Ia mengusulkan konsep dasar pendidikan berbasis Studnt Centre Learning (SCL). Implementasi SCL bagi siswa pendidikan dasar mencakup beberapa hal, pertama haruslah mengajak siswa untuk aktif mengembangkan dirinya. Kedua, siswa harus dilayani secara individu. Dengan kata lain, segala perbedaan yang dimiliki siswa harus dihargai, baik itu minat, bakat, pribadi, latar belakang budaya dan keyakinannya.

Ketiga, harus ada sinergi dalam dalam suasana belajar dan maupun komunikasinya. Keempat, siswa diajak bekerja sana untuk mendorong kreativitas. Kelima, siswa diajak memproduksi pengetahuan dengan analisa dan memperkaya sumber belajar.

"Tak hanya dari buku ataupun guru. Sumber belajar bisa dari internet, teman sebaya, dan lingkungan sekitar," ujar Utomo yang turut mendirikan Sekolah Tinggi Assyafiiyah bersama Tutty Alawiyah.

Keenam, penilaian yang dilakukan guru bukanlah untuk hukuman atau membandingkan dengan teman. Penilaian haruslah untuk perbaikan dan peningkatan keberhasilan. Ketujuh, siswa diajak untuk belajar sesuai tema. Sebagai contoh, siswa kelas I dan II dengan tema show and tell (menunjukkan dan menceritakan), kelas III ke atas bisa dengan lintas sektor pengajaran, project of inquiry (proyek penyelidikan), problem solving project (proyek penyelesaian masalah), structured experiences (percobaan terstruktur), dan permainan.
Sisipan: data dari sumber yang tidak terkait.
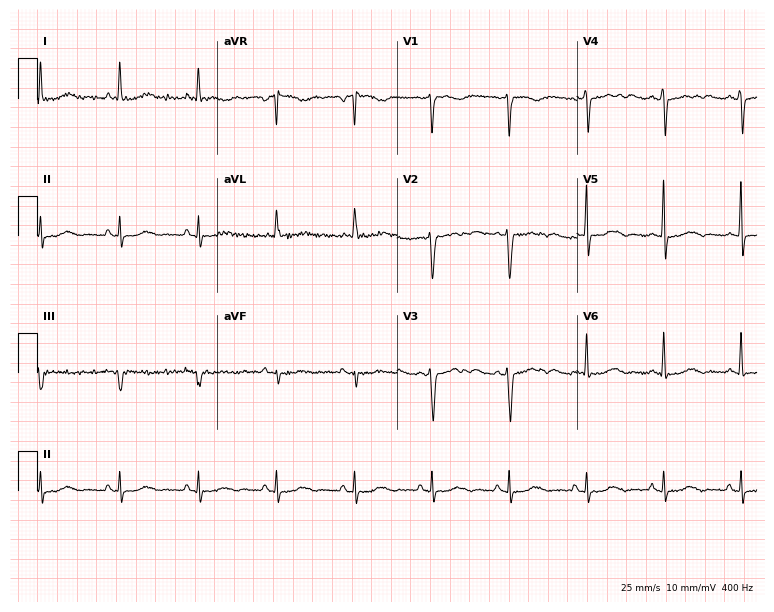
ECG — a 47-year-old female patient. Screened for six findings — first-degree AV block, right bundle branch block (RBBB), left bundle branch block (LBBB), sinus bradycardia, atrial fibrillation (AF), sinus tachycardia — none is recorded. Other findings, if any, are not listed.

"Intinya mengembangkan dasar berpikir dengan berpikir kompleks, kerjasama, dan pemecahan masalah. Hal ini juga berlaku bagi pendidikan tinggi," tegasnya.



Dunia kerja

Jika kompetensi siswa sudah dibangun, hal yang tak kalah penting adalah menghubungkan mereka dengan dunia kerja. Widiastuti dari Yayasan Nunari Dunia mengatakan bahwa link and match (jaringan dan kecocokan) dunia pendidikan dengan industri belum terbangun. Akses yang terbatas ini juga merupakan penyebab banyaknya pengangguran. "Padahal, setelah lulus siswa diharapkan bisa cepat bekerja," ucapnya.

Ketua Pusat Penelitian Kebijakan Inovasi Pendidikan Depdiknas Agung Purwadi mengatakan, jaringan tak hanya antara siswa dengan industri, tapi juga antara industri dengan pembuat kebijakan. "Sekolah dan pembuat kebijakan harus tahu kompetensi apa saja yang paling dibutuhkan industri. Kalau sudah, tentu lebih mudah menyalurkan lulusan sekolah," katanya.

Menurut Utomo, sebenarnya jaringan sudah terbentuk, namun belum menjadi sistem. Misalnya saja ikatan alumni perguruan tinggi ataupun jaringan pertemanan. Selain itu, seringkali pimpinan perusahaan sudah berniat membuka diri, tapi di level bawah belum mengerti.

"Jadi kalau ada surat permohonan magang yang diterima bagian humas atau secretariat, tidak akan digubris. Prosedur dalam perusahaan seringkali menjadi hal yang menakutkan bagi pihak sekolah," jelas Utomo.

Untuk membangun jaringan tersebut, SF sudah bekerjasama dengan beberapa perusahaan. Rencananya, perusahaan tersebut akan memberi seminar saat siswa SMA menjelang penjurusan.

"Siswa harus mendapat gambaran yang jelas tentang kemampuan apa saja yang harus mereka miliki untuk jurusan yang mereka pilih. Dan kerja sama universitas, pemerintah, dan industri mutlak diperlukan," kata Che Wei.